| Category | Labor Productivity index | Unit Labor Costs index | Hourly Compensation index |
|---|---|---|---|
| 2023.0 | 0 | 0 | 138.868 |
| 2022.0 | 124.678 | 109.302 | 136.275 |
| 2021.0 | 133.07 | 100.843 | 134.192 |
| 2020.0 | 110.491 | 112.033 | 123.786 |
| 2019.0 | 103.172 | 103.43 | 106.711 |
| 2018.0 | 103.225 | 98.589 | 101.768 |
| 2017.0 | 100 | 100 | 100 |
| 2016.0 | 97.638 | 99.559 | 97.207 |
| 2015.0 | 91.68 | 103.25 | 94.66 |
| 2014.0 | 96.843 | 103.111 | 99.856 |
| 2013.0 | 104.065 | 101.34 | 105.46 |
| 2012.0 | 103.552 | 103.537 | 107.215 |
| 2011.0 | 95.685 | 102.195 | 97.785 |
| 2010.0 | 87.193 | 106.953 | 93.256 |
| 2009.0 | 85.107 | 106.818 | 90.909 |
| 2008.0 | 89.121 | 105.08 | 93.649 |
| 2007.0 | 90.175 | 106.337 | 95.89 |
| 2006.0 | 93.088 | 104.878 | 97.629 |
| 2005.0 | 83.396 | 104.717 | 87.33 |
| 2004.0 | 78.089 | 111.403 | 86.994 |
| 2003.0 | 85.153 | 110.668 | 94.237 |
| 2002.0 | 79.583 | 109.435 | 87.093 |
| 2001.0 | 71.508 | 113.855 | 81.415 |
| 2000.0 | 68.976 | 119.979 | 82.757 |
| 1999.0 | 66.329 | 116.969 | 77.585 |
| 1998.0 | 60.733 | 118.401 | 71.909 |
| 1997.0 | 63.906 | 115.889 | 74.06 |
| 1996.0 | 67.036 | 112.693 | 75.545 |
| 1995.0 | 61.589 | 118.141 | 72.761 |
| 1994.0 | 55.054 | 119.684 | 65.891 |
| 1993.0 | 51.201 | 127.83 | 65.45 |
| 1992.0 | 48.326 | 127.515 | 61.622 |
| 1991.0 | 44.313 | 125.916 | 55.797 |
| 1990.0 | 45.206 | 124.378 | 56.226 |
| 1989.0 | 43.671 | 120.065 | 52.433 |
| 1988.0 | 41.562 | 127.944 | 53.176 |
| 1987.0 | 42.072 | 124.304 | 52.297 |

INSTRUCTIONS TO FOLLOW :: What is needed is a word-for-word copy of all the material.

EXERCISE OUTPUT ::
| Category | Labor Productivity index | Unit Labor Costs index | Hourly Compensation index |
|---|---|---|---|
| 2023.0 | 0 | 0 | 138.868 |
| 2022.0 | 124.678 | 109.302 | 136.275 |
| 2021.0 | 133.07 | 100.843 | 134.192 |
| 2020.0 | 110.491 | 112.033 | 123.786 |
| 2019.0 | 103.172 | 103.43 | 106.711 |
| 2018.0 | 103.225 | 98.589 | 101.768 |
| 2017.0 | 100 | 100 | 100 |
| 2016.0 | 97.638 | 99.559 | 97.207 |
| 2015.0 | 91.68 | 103.25 | 94.66 |
| 2014.0 | 96.843 | 103.111 | 99.856 |
| 2013.0 | 104.065 | 101.34 | 105.46 |
| 2012.0 | 103.552 | 103.537 | 107.215 |
| 2011.0 | 95.685 | 102.195 | 97.785 |
| 2010.0 | 87.193 | 106.953 | 93.256 |
| 2009.0 | 85.107 | 106.818 | 90.909 |
| 2008.0 | 89.121 | 105.08 | 93.649 |
| 2007.0 | 90.175 | 106.337 | 95.89 |
| 2006.0 | 93.088 | 104.878 | 97.629 |
| 2005.0 | 83.396 | 104.717 | 87.33 |
| 2004.0 | 78.089 | 111.403 | 86.994 |
| 2003.0 | 85.153 | 110.668 | 94.237 |
| 2002.0 | 79.583 | 109.435 | 87.093 |
| 2001.0 | 71.508 | 113.855 | 81.415 |
| 2000.0 | 68.976 | 119.979 | 82.757 |
| 1999.0 | 66.329 | 116.969 | 77.585 |
| 1998.0 | 60.733 | 118.401 | 71.909 |
| 1997.0 | 63.906 | 115.889 | 74.06 |
| 1996.0 | 67.036 | 112.693 | 75.545 |
| 1995.0 | 61.589 | 118.141 | 72.761 |
| 1994.0 | 55.054 | 119.684 | 65.891 |
| 1993.0 | 51.201 | 127.83 | 65.45 |
| 1992.0 | 48.326 | 127.515 | 61.622 |
| 1991.0 | 44.313 | 125.916 | 55.797 |
| 1990.0 | 45.206 | 124.378 | 56.226 |
| 1989.0 | 43.671 | 120.065 | 52.433 |
| 1988.0 | 41.562 | 127.944 | 53.176 |
| 1987.0 | 42.072 | 124.304 | 52.297 |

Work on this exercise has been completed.